Mi abuelo falleció hace 12 años y le doy gracias a Dios por todo lo que me permitió vivir junto a él. En ese momento, mi abuela perdió al amor de su vida y su fortaleza fue la que nos hizo a todos continuar y superar como familia aquel momento tan difícil.

Hoy en día ella tiene 101 años y la conexión y el amor que hay entre nosotras es inigualable. Cada vez que veo su rostro y escucho sus historias, veo en ella el amor Dios reflejado y me siento muy afortunada por ello. Jamás he visto a mi abuela enojada y su paciencia, su docilidad y su paz me han enseñado lo verdaderamente valioso en la vida. Cada vez que escucho sus historias, aunque sea la misma ciento de veces, aprendo algo nuevo y en mi crece esa semilla que ella puso en mí desde que tuve uso de razón y ahí vuelvo a recordar que “La verdadera paz y seguridad la encuentras en tu familia”.

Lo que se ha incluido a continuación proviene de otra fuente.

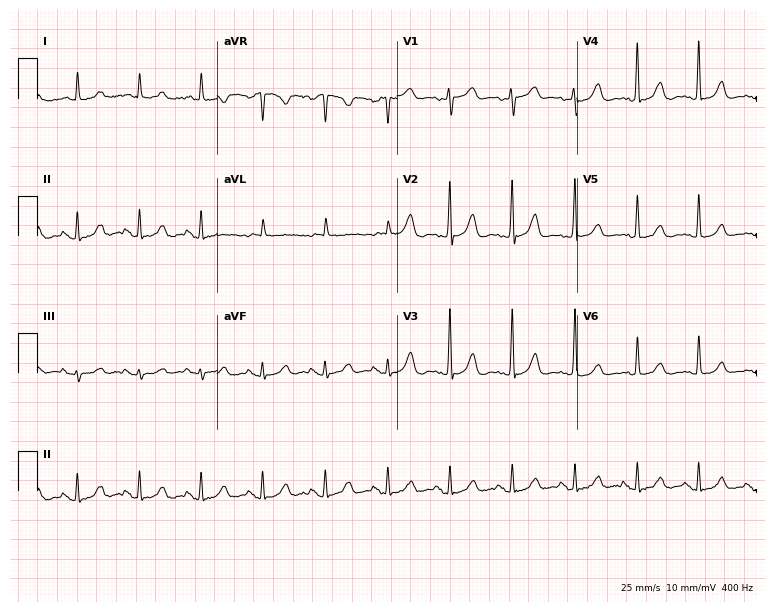
ECG (7.3-second recording at 400 Hz) — a female patient, 73 years old. Screened for six findings — first-degree AV block, right bundle branch block, left bundle branch block, sinus bradycardia, atrial fibrillation, sinus tachycardia — none is recorded. Only these six findings were labelled.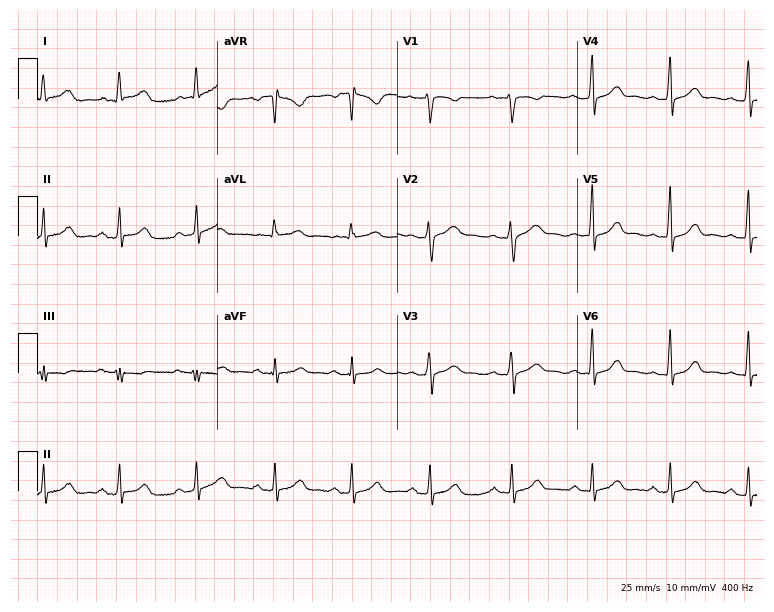
12-lead ECG from a 37-year-old woman. Screened for six findings — first-degree AV block, right bundle branch block, left bundle branch block, sinus bradycardia, atrial fibrillation, sinus tachycardia — none is recorded. Findings outside these six are not listed.

A veces me imagino por cuántas circunstancias y dificultades se pueden pasar durante 101 años, sin embargo, cada vez que ella me cuenta alguna de sus historias puedo notar que todas son recuerdos alegres o donde obtuvo alguna enseñanza. Nunca se queja de lo que le faltó. Pienso que sus años le han enseñado a recordar aquellas experiencias que marcaron su vida de forma positiva o que la hicieron ser una mejor persona. Y precisamente es eso lo que la hace ser feliz: Ser agradecida por todo lo que tiene y dejar atrás aquello que no tuvo.

El amor que siento hacia mi abuela lo describo como un amor lleno de paciencia y tranquilidad, donde lo material no tiene importancia alguna. Cuando estoy con ella el mundo se detiene y puedo admirar las arrugas de sus manos, el brillo de sus ojos y la dulzura de su voz. Es simplemente una obra perfecta de Dios.